● Given records
_ _ _ _

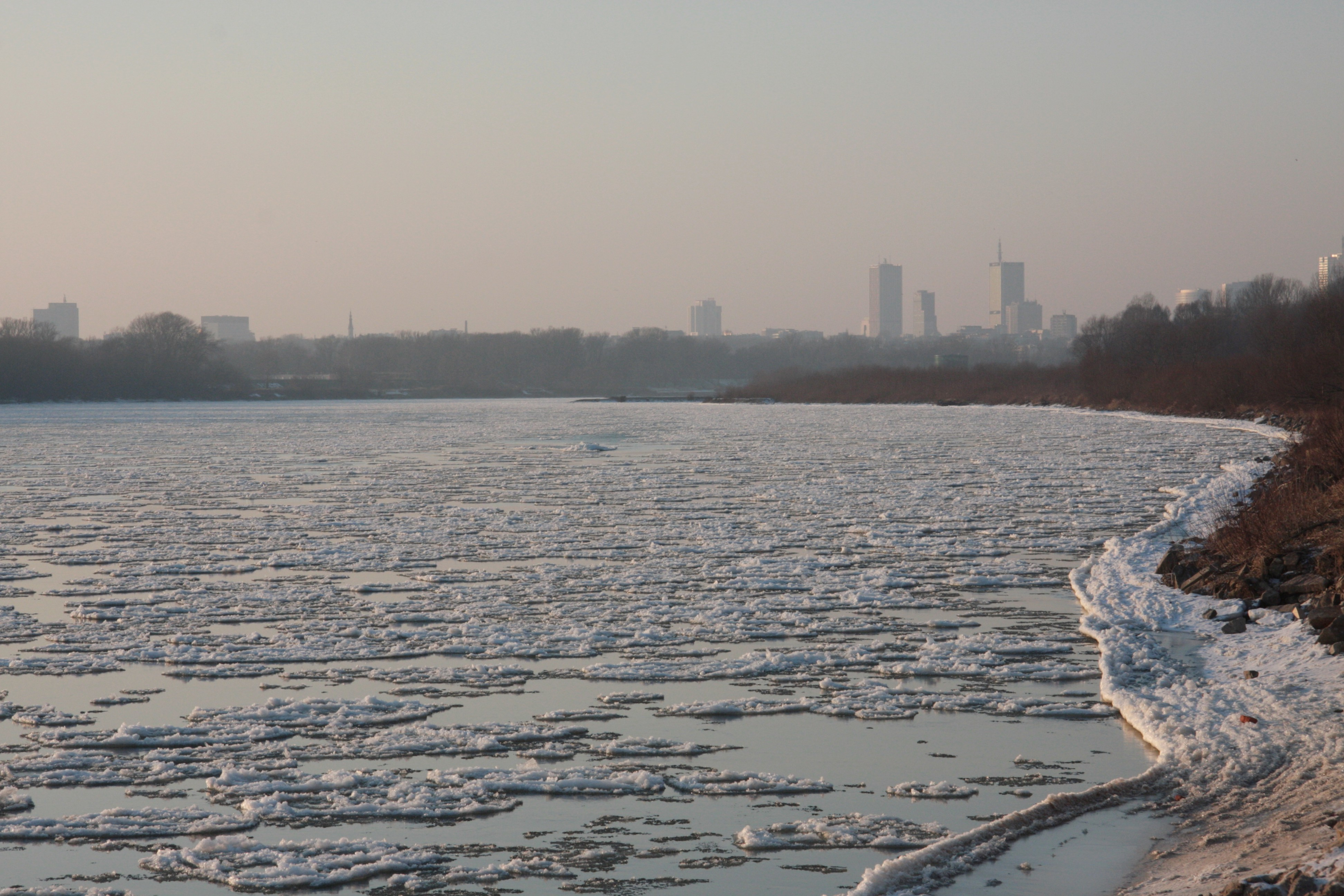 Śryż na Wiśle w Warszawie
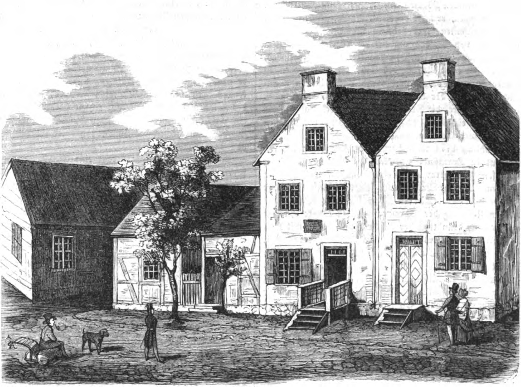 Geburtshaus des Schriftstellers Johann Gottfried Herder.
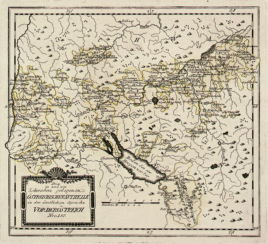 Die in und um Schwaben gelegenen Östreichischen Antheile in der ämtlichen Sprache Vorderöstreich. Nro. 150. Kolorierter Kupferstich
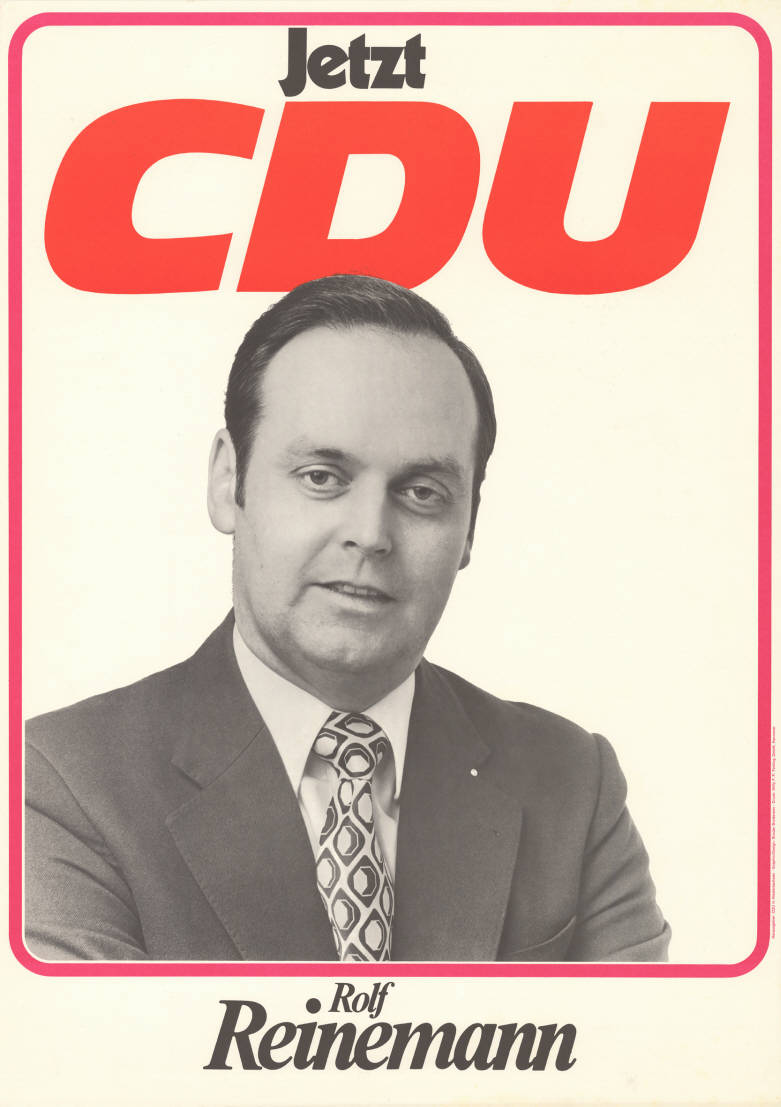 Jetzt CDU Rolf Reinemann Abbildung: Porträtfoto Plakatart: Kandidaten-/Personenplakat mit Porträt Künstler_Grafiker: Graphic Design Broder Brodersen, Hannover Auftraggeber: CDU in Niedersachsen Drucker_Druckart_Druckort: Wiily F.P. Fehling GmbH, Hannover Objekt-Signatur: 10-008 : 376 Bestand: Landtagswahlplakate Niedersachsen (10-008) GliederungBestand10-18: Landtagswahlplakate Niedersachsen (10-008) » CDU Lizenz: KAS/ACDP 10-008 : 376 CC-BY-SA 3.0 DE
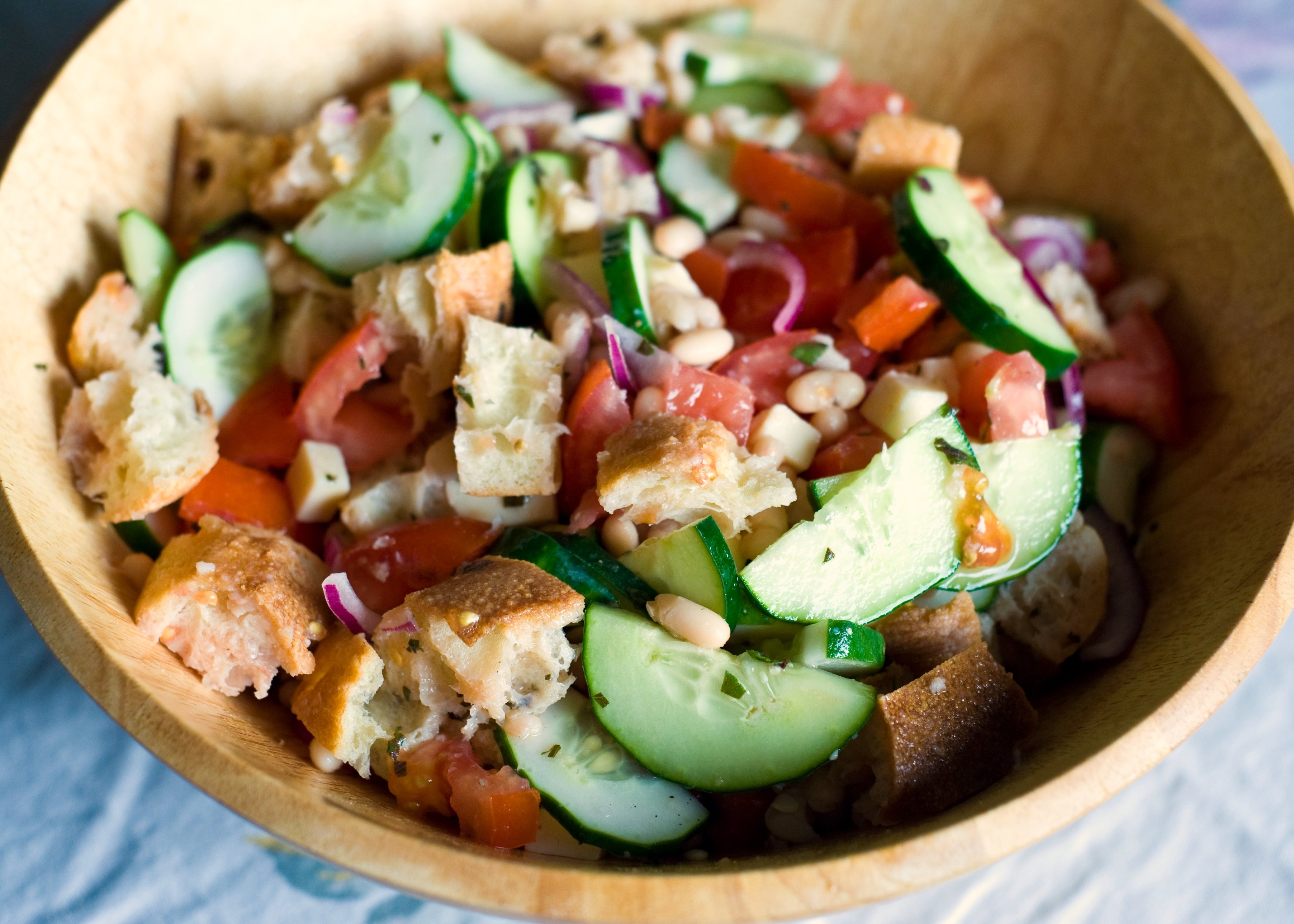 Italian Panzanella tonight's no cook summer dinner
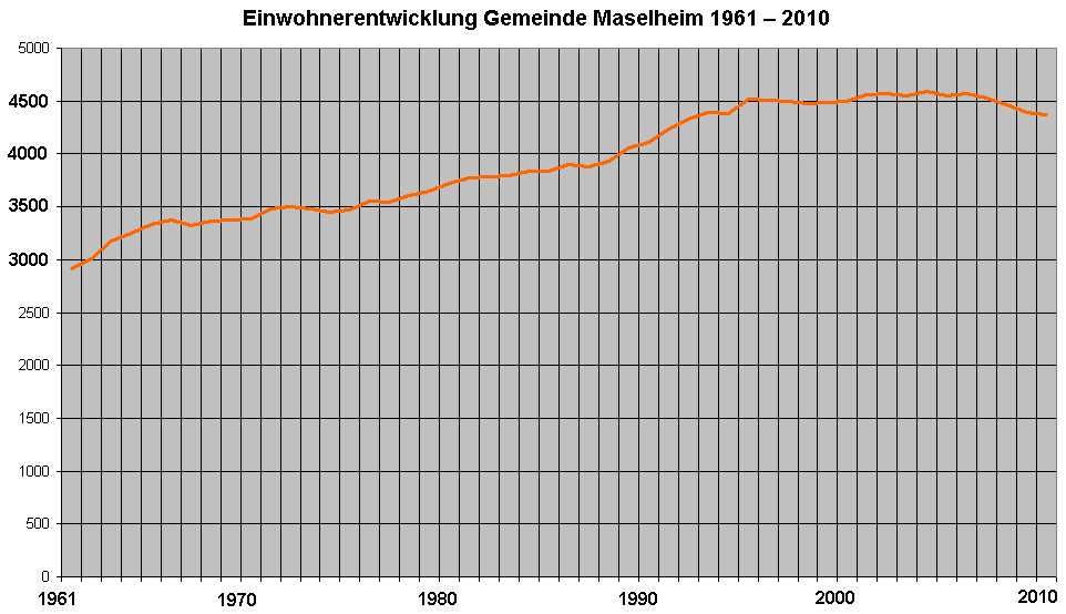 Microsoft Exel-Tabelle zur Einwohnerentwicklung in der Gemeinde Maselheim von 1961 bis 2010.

_ _ _ _

● Problem
Retype only the lines from the one with "Italian Panzanella tonight's" through the final line of the entries, please, and keep the pictures out.

● Answer area
 Italian Panzanella tonight's no cook summer dinner
 Microsoft Exel-Tabelle zur Einwohnerentwicklung in der Gemeinde Maselheim von 1961 bis 2010.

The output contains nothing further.